The GUDID repository will be FDA’s source on master data for devices, enabling the agency to identify devices through distribution and use. Manufacturers must electronically submit required core attribute and administrative attribute data for each device.
Data will be submitted via FDA’s electronic submissions gateway (fda.gov/esg)—through structured on-line input or using the Health Level 7 structured product labeling (SPL) standard— or by a third party from a data pool.
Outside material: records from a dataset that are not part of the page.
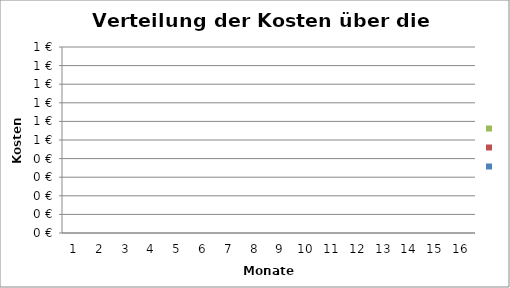
| Category | Series 3 | Series 2 | Series 1 |
|---|---|---|---|
| 0 | 0 | 0 | 0 |
| 1 | 0 | 0 | 0 |
| 2 | 0 | 0 | 0 |
| 3 | 0 | 0 | 0 |
| 4 | 0 | 0 | 0 |
| 5 | 0 | 0 | 0 |
| 6 | 0 | 0 | 0 |
| 7 | 0 | 0 | 0 |
| 8 | 0 | 0 | 0 |
| 9 | 0 | 0 | 0 |
| 10 | 0 | 0 | 0 |
| 11 | 0 | 0 | 0 |
| 12 | 0 | 0 | 0 |
| 13 | 0 | 0 | 0 |
| 14 | 0 | 0 | 0 |
| 15 | 0 | 0 | 0 |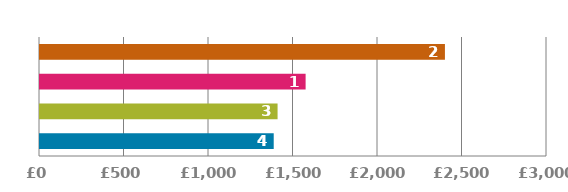
| Category | PAYMENT |
|---|---|
| 0 | 1382.921 |
| 1 | 1405.775 |
| 2 | 1571.655 |
| 3 | 2396.046 |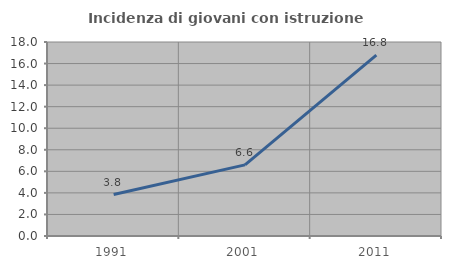
| Category | Incidenza di giovani con istruzione universitaria |
|---|---|
| 1991.0 | 3.846 |
| 2001.0 | 6.599 |
| 2011.0 | 16.774 |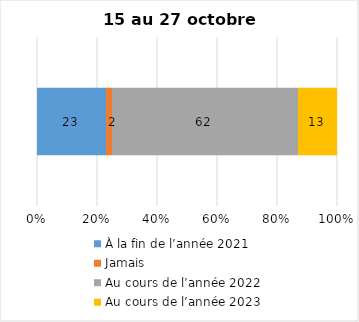
| Category | À la fin de l’année 2021 | Jamais | Au cours de l’année 2022 | Au cours de l’année 2023 |
|---|---|---|---|---|
| 0 | 23 | 2 | 62 | 13 |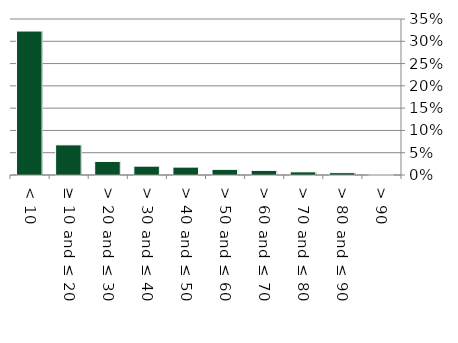
| Category | Native |
|---|---|
| < 10 | 0.323 |
| ≥ 10 and ≤ 20 | 0.068 |
| > 20 and ≤ 30 | 0.03 |
| > 30 and ≤ 40 | 0.02 |
| > 40 and ≤ 50 | 0.018 |
| > 50 and ≤ 60 | 0.013 |
| > 60 and ≤ 70 | 0.01 |
| > 70 and ≤ 80 | 0.007 |
| > 80 and ≤ 90 | 0.005 |
| > 90 | 0.001 |

Citing an early GUDID pilot in which J&J participated, Werthwine said manufacturers need to plan on what, when, and how to upload. “I had to touch eight different systems before I got all the fields filled in. You have to talk with IT to find the data and how available it is for uploading in SPL. And we will see multiple unique ID data bases—an EU requirement is coming,” Werthwine said.
Core attributes include a Global Medical Device Nomenclature (GMDN) generic name and code for the device based on the ISO 15225 GMDN standard.
Administrative attributes include a DUNS number. Company identifiers that manufacturers will obtain from Dun and Bradstreet Data Services, DUNS numbers are described as a global standard for uniquely identifying businesses. CDER has been using DUNS to identify facilities.
“This is CDRH’s first use of DUNS numbers. We are looking for an organizational DUNS as a way to distinguish an organization. We are not capturing facility level data,” Crowley said.
As a standard system for uniquely identifying devices, UDI will facilitate storage, exchange, and integration of data systems. FDA can mine population-based data sets to better understand the risk and benefits of device use for certain patient populations and indications, something “the drug side has been doing for years,” Crowley said. (See FDA’s Public workshop on use of UDI for postmarket surveillance and compliance at www.fda.gov/udi.)
“UDI can eventually support a secure supply chain as we bring in traceability to help identify counterfeit and diverted devices. That is not what we are trying to do right now, but we expect to look in this area [once the system is in place].”